The Stigma? is a documentary by Martà Sans that explores and reflects on the genesis and sticking with the anti-Jewish prejudice in the current Spain and it has the participation of fifteen experts. This project has involved three years of work, including a year and half research.
Via The Jewish Week:
Martà Sans, who made the film, admits at the outset that he “inherited the prejudices of my family,” and decides to record “the process of deconstructing my anti-Semitism.” That statement would suggest a very different, more personal kind of film, a film that one hopes he will make some day. But what he has done is examine the dark history of Spanish and Catalan attitudes towards the Jews, keeping in the forefront the reality that for nearly a half-millennium Spain had no Jews at all.
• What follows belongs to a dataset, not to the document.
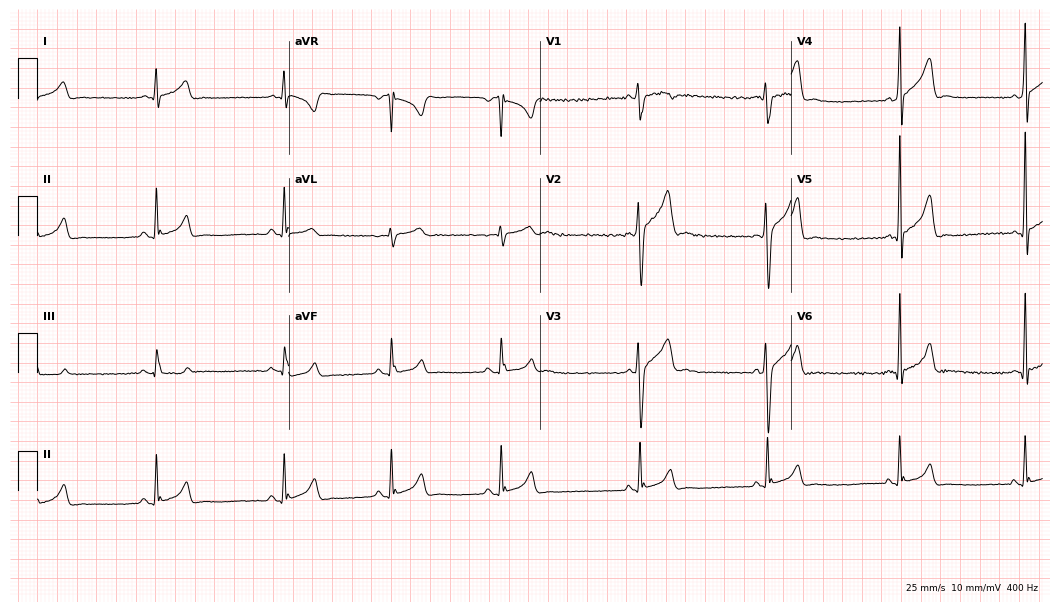
ECG (10.2-second recording at 400 Hz) — an 18-year-old male. Findings include sinus bradycardia (a sinus rate of 50 beats per minute or less).

Indeed, as one of the several intellectuals interviewed for the film notes, until very recently it was illegal for a Jew to set foot on Spanish soil.
The result is an eerie kind of anti-Semitism, one that is, as Sans observes, “based more on ideology than experience.” It is as if Spain underwent a 500-year-long version of the “anti-Semitism without Jews” that distinguishes the Polish experience in the 1950s and ’60s. And the result is an appalling combination of ignorance and superstition dominating the popular imagination, one that Sans documents deftly with a series of street interviews of ordinary residents of Barcelona. Despite what one might expect, “The Stigma?” is a thoughtful and well-crafted film that puts a new spin on supposedly familiar history and ideology.